**Data records:**
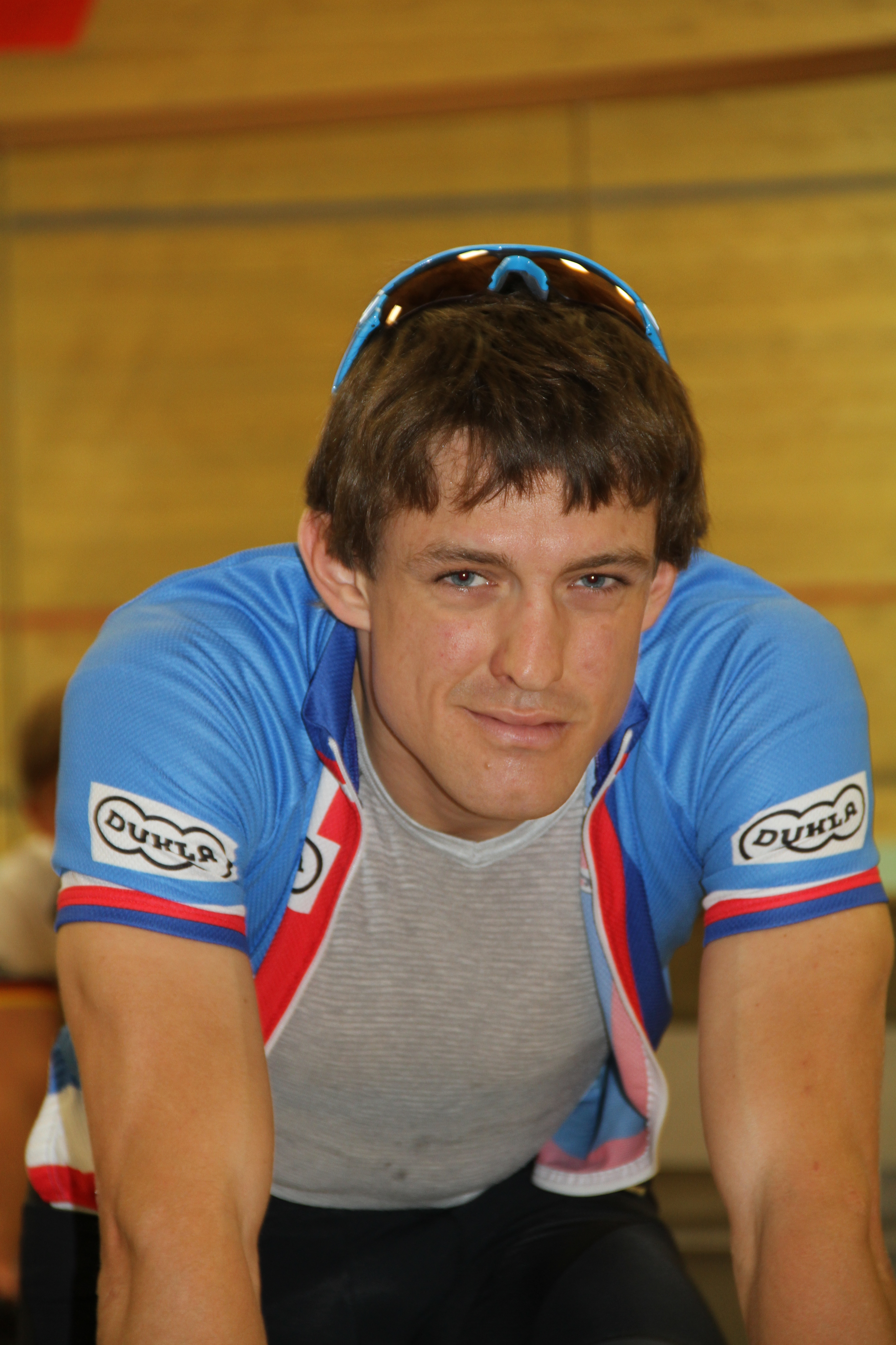 Vojtěch Hačecký, tschechischer Radsportler The making of this document was supported by the Community-Budget of Wikimedia Germany.
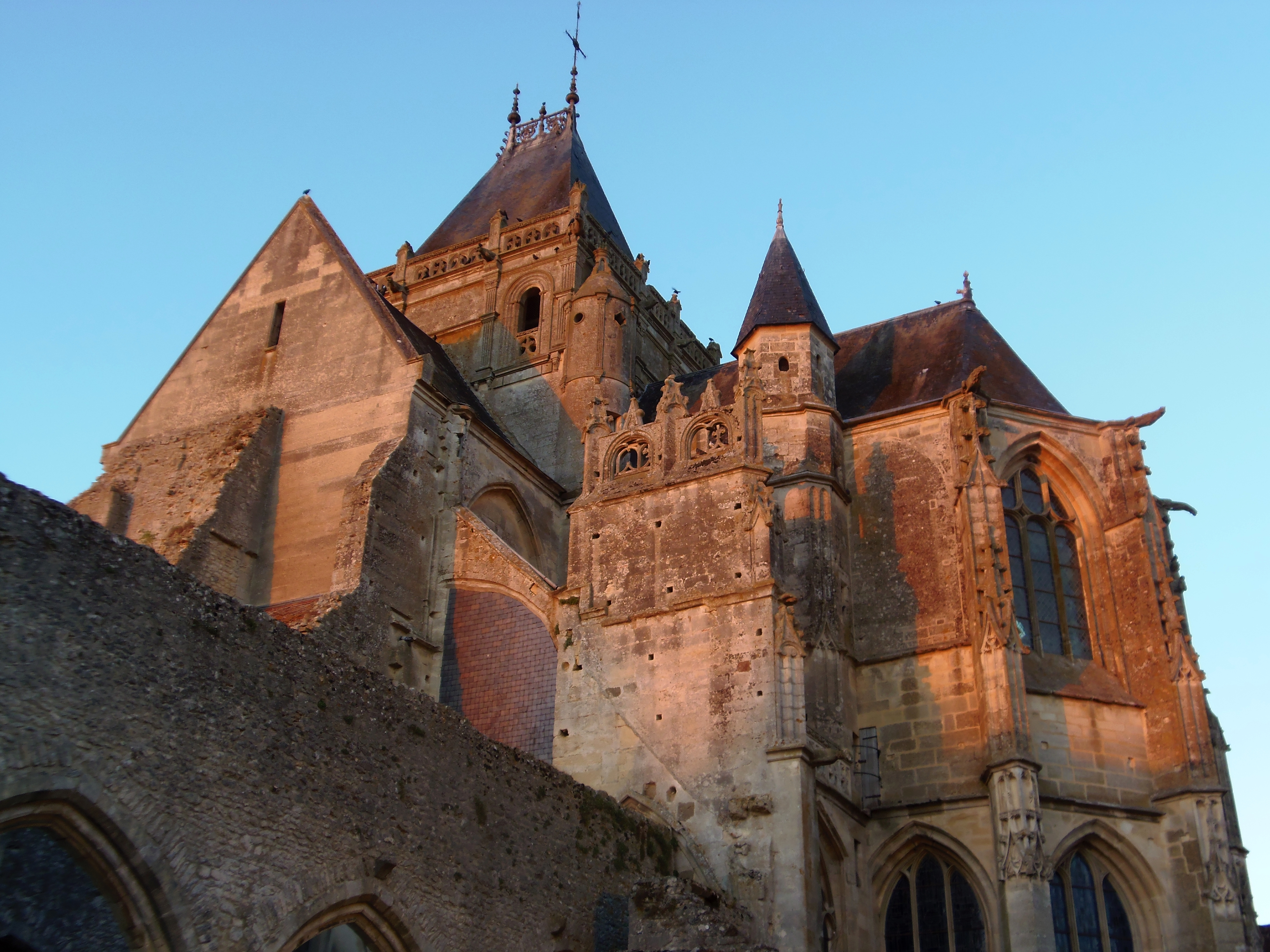 Écouché (Normandie, France). L'église Notre-Dame.
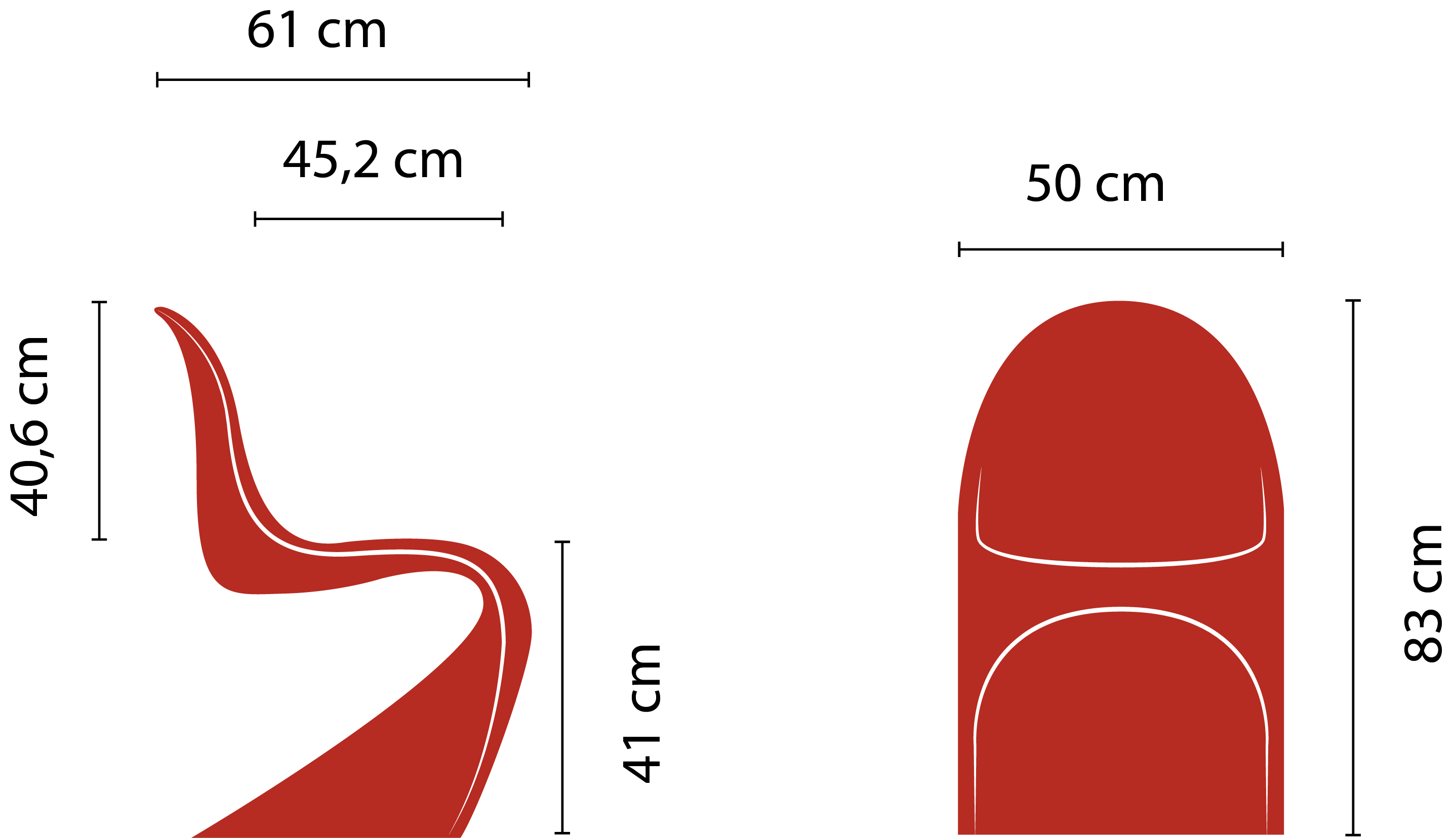 Sono le misure di massima che descrivono le volumetrie della sedia Panton
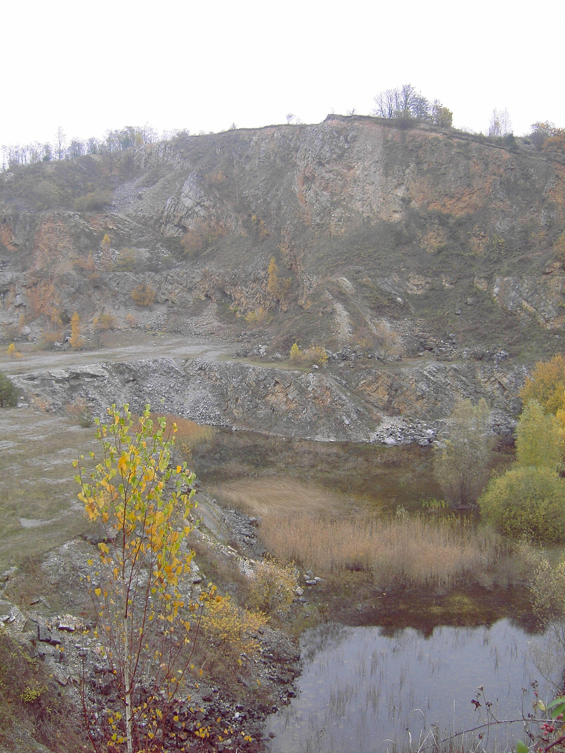 Blick in den Steinbruchbereich
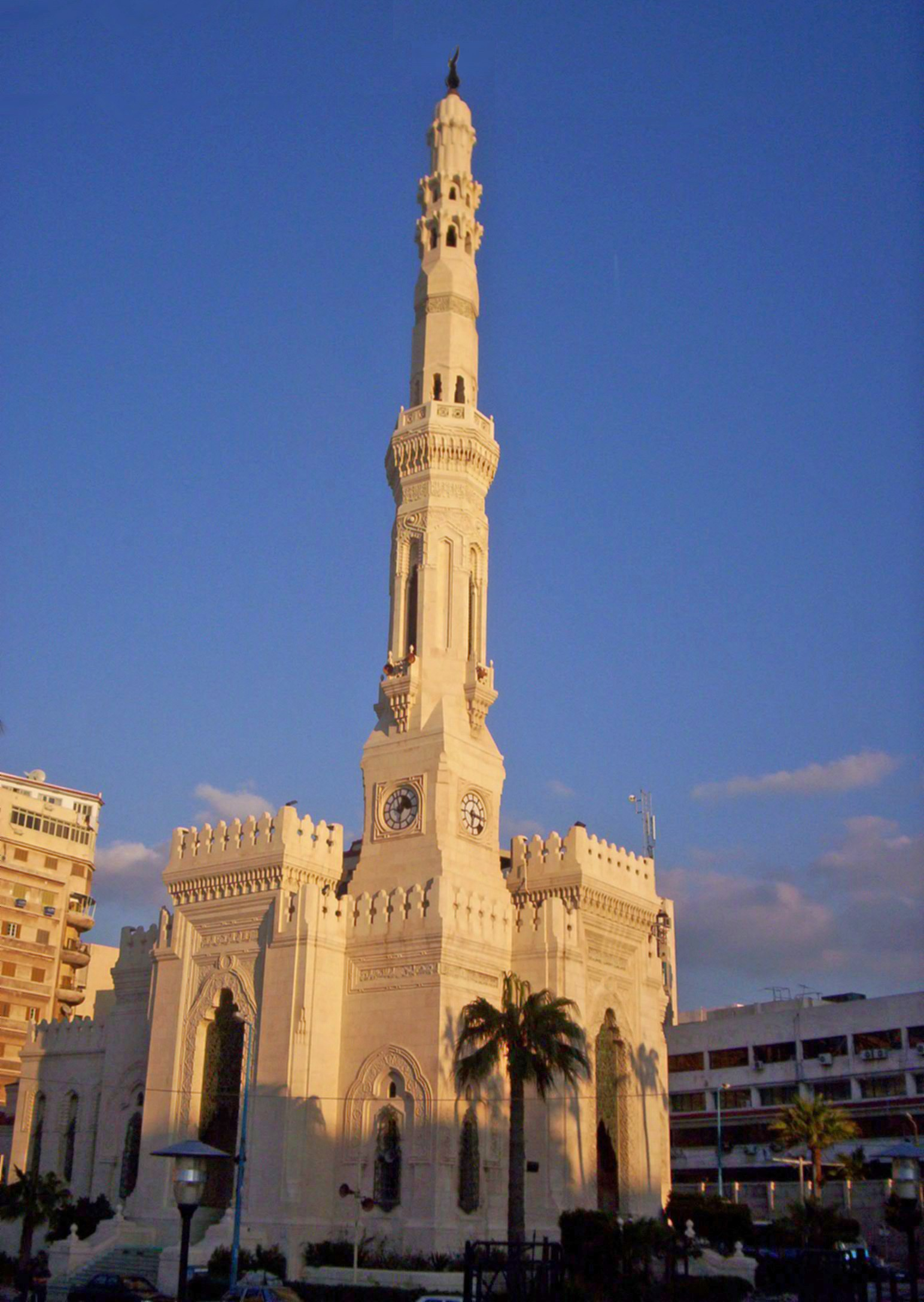 لقطة شمالية غربية North western view

**Assignment:** Everything in the listing above must be retyped exactly, except for the pictures.

**Written answer:**
 Vojtěch Hačecký, tschechischer Radsportler The making of this document was supported by the Community-Budget of Wikimedia Germany.
 Écouché (Normandie, France). L'église Notre-Dame.
 Sono le misure di massima che descrivono le volumetrie della sedia Panton
 Blick in den Steinbruchbereich
 لقطة شمالية غربية North western view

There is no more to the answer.